For the invisible things of him since the creation of the world are clearly seen, being perceived through the things that are made, even his everlasting power and divinity; that they may be without excuse (Romans 1:20).
Paul's declaration that the Creation testifies to the Creator is very encouraging to our faith. Many times we will discuss how God's eternal power is evident in the creation. From the fixed properties of the universe that facilitate life down to the functioning of DNA, we can see the hand of God in how things exist.
But how does the creation testify to God's divinity--His "divine nature," as translated in the ESV?
What is God's divine nature, anyway? We know that God is One (Deuteronomy 6:4), and yet we see in Scripture that the Father is God, the Son is God, and the Holy Spirit is God (John 1:1, 10:30, Colossians 2:9, 1 Peter 1:2, 2 Peter 1:21). The best understanding of this mystery is to declare that God is One Being in Three Persons, for all other alternatives run into Biblical challenges. If the Three are just different manifestations of one person, how can all three testify at the baptism of the Son, or how can both the Father and the Son witness to the Son (Matthew 3:16-17, John 8:17-18)? If God the Father is really God, and the Son and the Spirit are divine but not fully God, how could Paul say that in Jesus the Godhead dwelt fully in bodily form (Colossians 2:9)?
God as the Three in One does make some sense. John declares that God is love in 1 John 4:8; by definition, love is seeking the best interest of the object of the love (cf. John 3:16, 1 Corinthians 13:1-12, etc.). If God is but one person, that would make Him the ultimate narcissist; this cannot be. God is love because of the love that exists among the Three.
God's divine nature, then, features the Three in One: God as one, not in person, but in nature, being, character, will (John 1:1, Colossians 2:9, Hebrews 1:3). In short, God is one in relational unity. The relationship amongst the Three is so deep and intimate that we can speak of God as one Being, using the singular "He" or "Him."
So how is God's divine nature as the Three in One evident in the creation? Look no further than yourself!
And God created man in his own image, in the image of God created he him; male and female created he them (Genesis 1:27).

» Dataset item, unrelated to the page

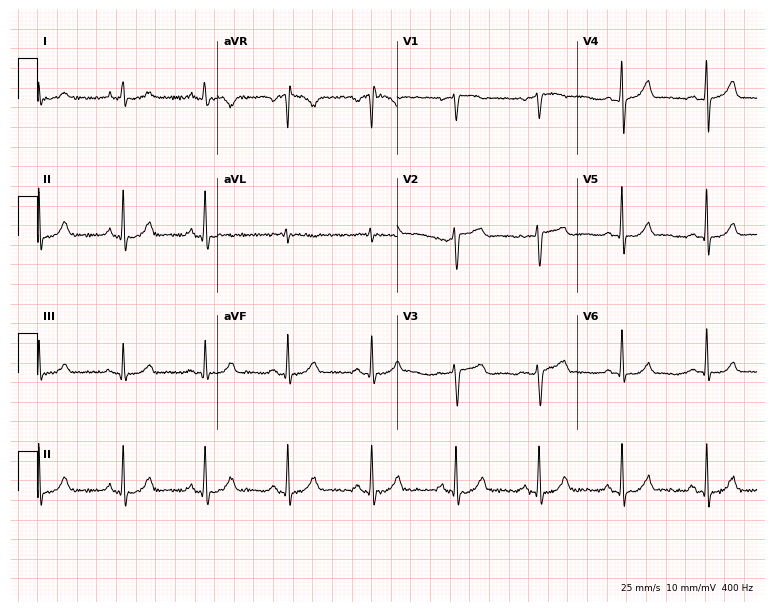
Electrocardiogram, a female, 54 years old. Of the six screened findings (first-degree AV block, right bundle branch block, left bundle branch block, sinus bradycardia, atrial fibrillation, sinus tachycardia), none is recorded. Only these six findings were labelled.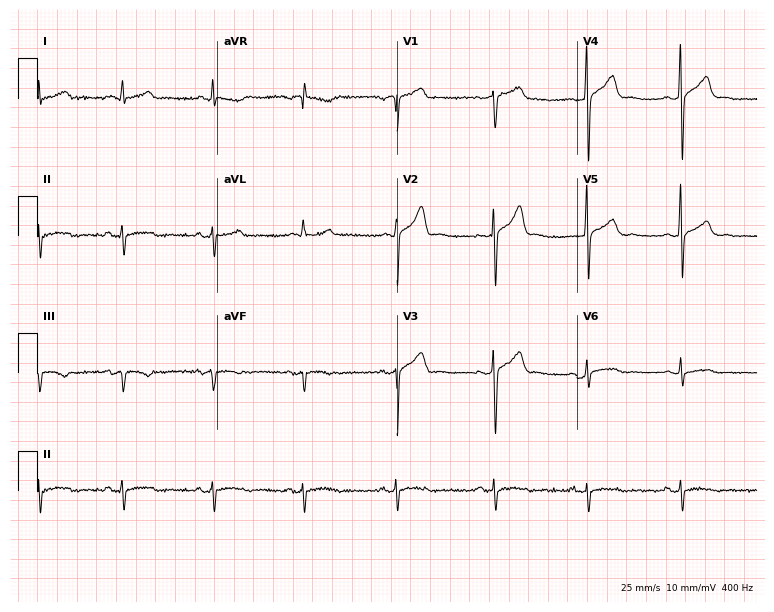
12-lead ECG (7.3-second recording at 400 Hz) from a 55-year-old man. Screened for six findings — first-degree AV block, right bundle branch block, left bundle branch block, sinus bradycardia, atrial fibrillation, sinus tachycardia — none is recorded. Only these six findings were labelled.

This is not declaring that we are somehow divine or gods; far from it. Nor is it declaring that God is a man; He is spirit (John 4:24), and we are made in His image in our metaphysical properties-- we have consciousness and a soul.
Nevertheless, what do we humans seek after in life? Different answers might be given: money, stuff, fame, power, and so on and so forth. While people might be motivated by different desires, what is at the heart of many of them? People want a comfortable lifestyle and many of the things listed above, but who wants to have them alone? People might want to be as wealthy as Ebenezer Scrooge, but who wants to be Ebenezer Scrooge?
When it comes down to it, people want to be loved, known, and appreciated. In short, people are seeking relationships. Psychologists are discovering that we are wired for relationships-- it is one of our most fundamental needs in our existence!
When people think of relationship, the relationship between a husband and wife often comes to mind. What happens in that situation? A man and a woman, unrelated, somehow meet each other. They get to know each other and they fall in love with each other. They commit to one another. The two become one; they are still two different humans, but it's about "us" more than it is about "me". Such is a wonderful time, full of creativity; after all, how many songs, books, and plays have been written, or paintings or sculptures or other pieces of art made, on account of the desires of love? There is a natural desire to share in love, and often there are offspring that come on the basis of that love.
Is this not God's divine nature manifest in His creation?
As we have seen, He is the Triune God, the Three in One. A man and his wife becoming one is analogous to the unity within God (Genesis 2:24). And just as the love between the man and the woman leads to creativity and various creative acts, not the least of which being offspring, what else motivated God to create all things but love? He wanted to share the love within Himself with the beautiful creation which He made, particularly with His "offspring," man made in His image (Genesis 1:1-2:3, Acts 17:26-28).
There is a reason why the metaphors in the Bible all "work." The metaphors are effective because the God who created the universe intended for us to understand our need for relationship with Him and with one another within the way the creation functions. We can understand marriage between a man and a woman; we can therefore understand Israel's relationship with God, and our relationship with Christ, in a similar way (cf. Hosea 1-3, Ephesians 5:22-33). We can understand the bond between parent and child; we can therefore understand our relationship with our heavenly Father in a similar way (Luke 15:11-32, Romans 8:15-17). None of these are coincidental.
It is not good for man to be alone; how can it be when he is made in the image of the Three in One, the God who is one in relationship? We are made to seek a relationship with our Creator who loved us and, in so doing, to maintain relationships with one another as well. The Bible testifies to it. The creation testifies to it. Let us praise and thank God that His divine nature is evident in the creation. Let us seek to maintain a relationship with the Triune God, seeking to be conformed to the image of the Son. Let us seek to be one with one another as the Father and Son are one (John 17:20-23), and let us thus honor and glorify God!